### [What is needed]
The lines from the one containing "Belgique - Bruxelles" to the end of the entries, both included, are what you need to transcribe exactly, without pictures and without anything else.

### [Available data]
◆ ◆ ◆ ◆ ◆ ◆ ◆

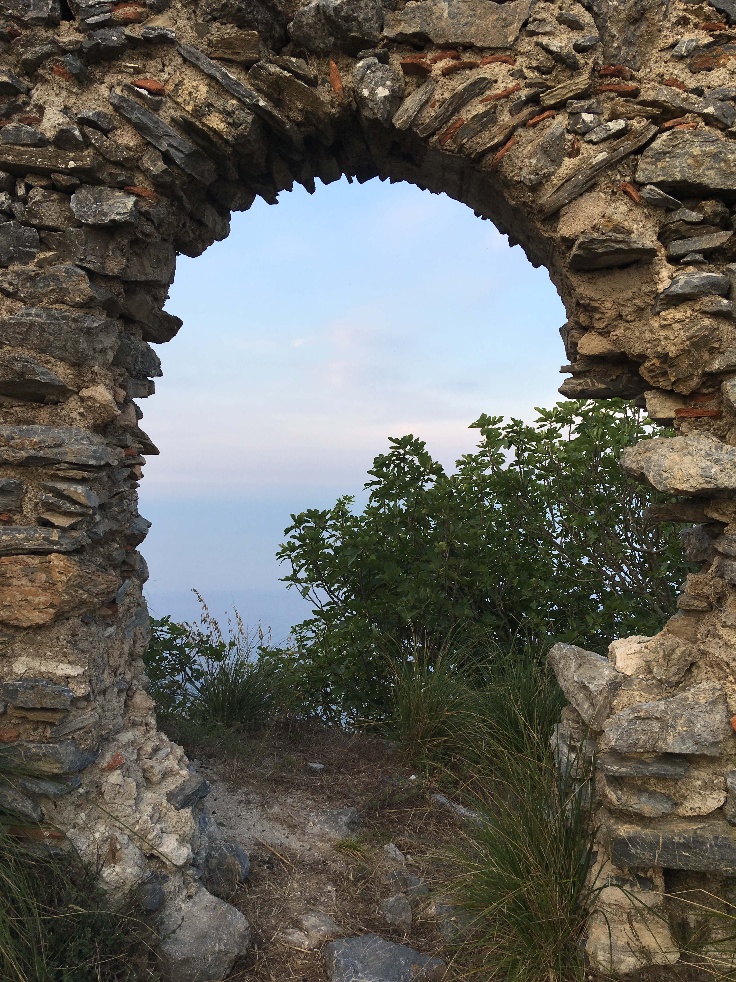 Resti delle antiche costruzioni a Gioiosa Guardia (Sicilia)
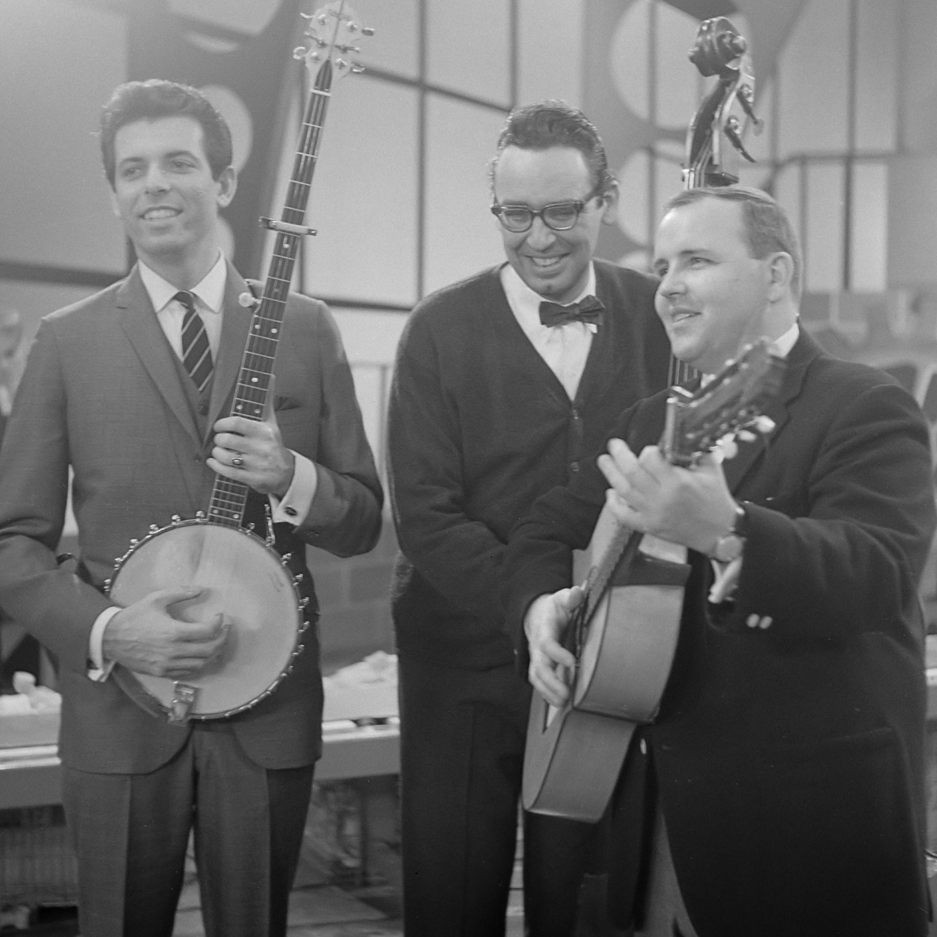 Rudy Carrellshow voor Vara-TV, The Lime Lighters Amerikaans trio 8 februari 1963
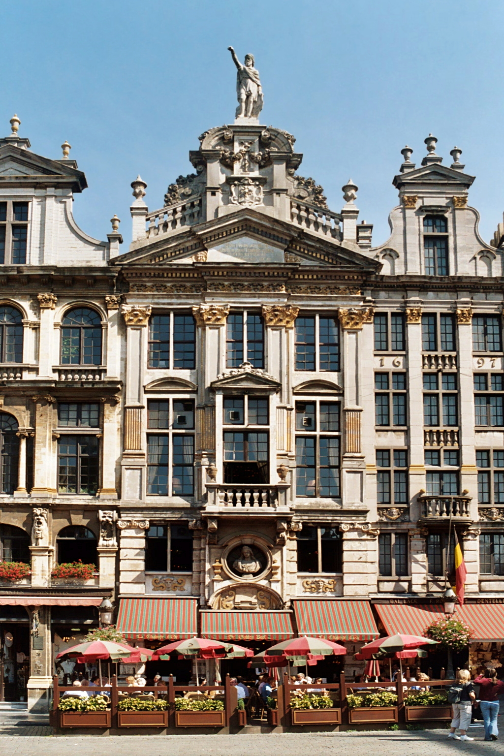 Belgique - Bruxelles - Grand-Place - Maison de la Chaloupe d'Or
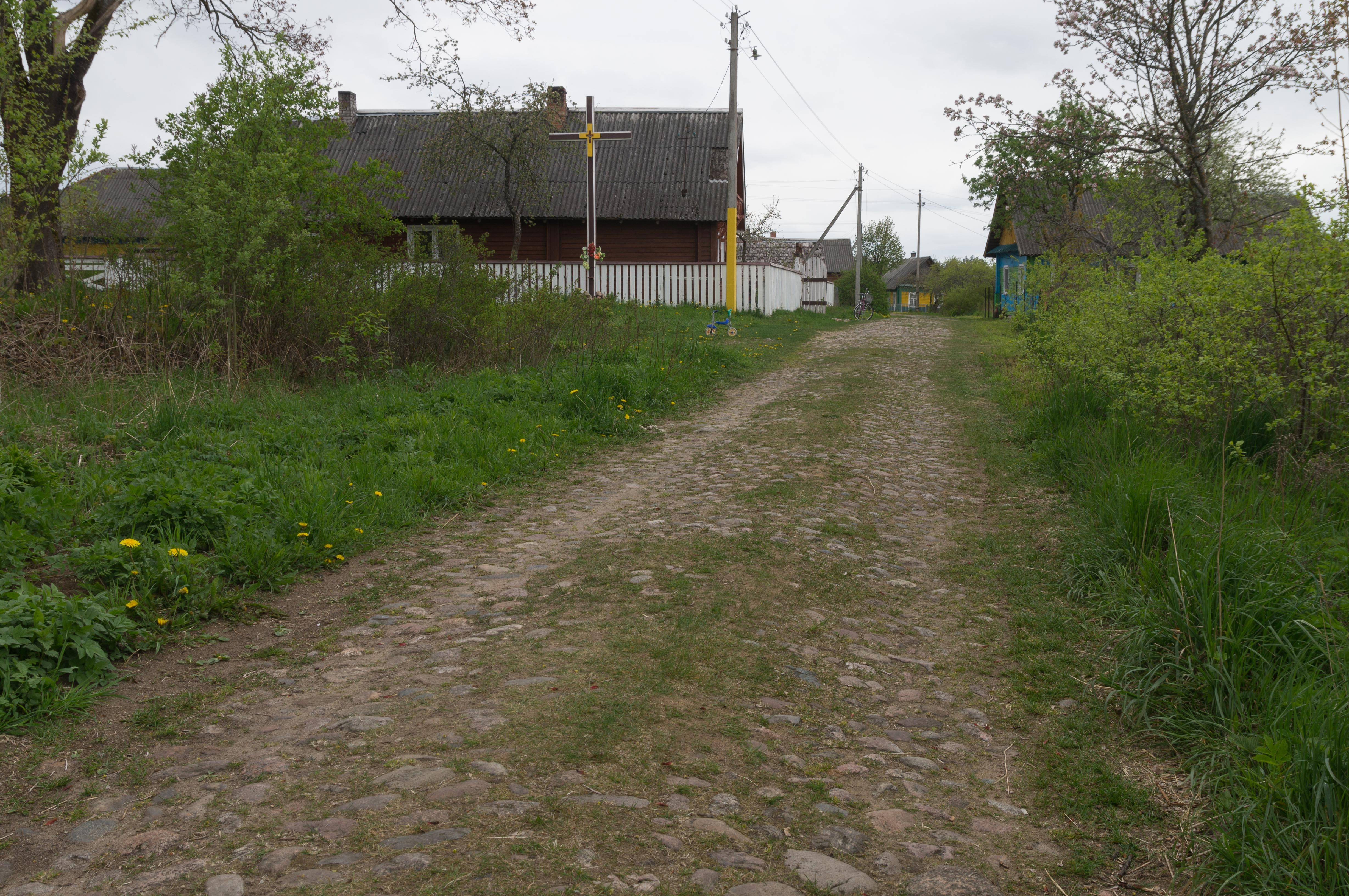 Брукаваная вуліца ў Сачыўках
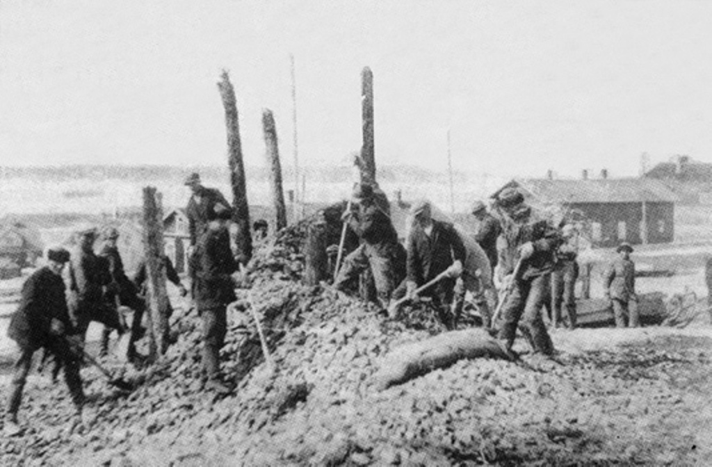 Heikki Tenhamo

◆ ◆ ◆ ◆ ◆ ◆ ◆

### [Solution for this problem]
 Belgique - Bruxelles - Grand-Place - Maison de la Chaloupe d'Or
 Брукаваная вуліца ў Сачыўках
 Heikki Tenhamo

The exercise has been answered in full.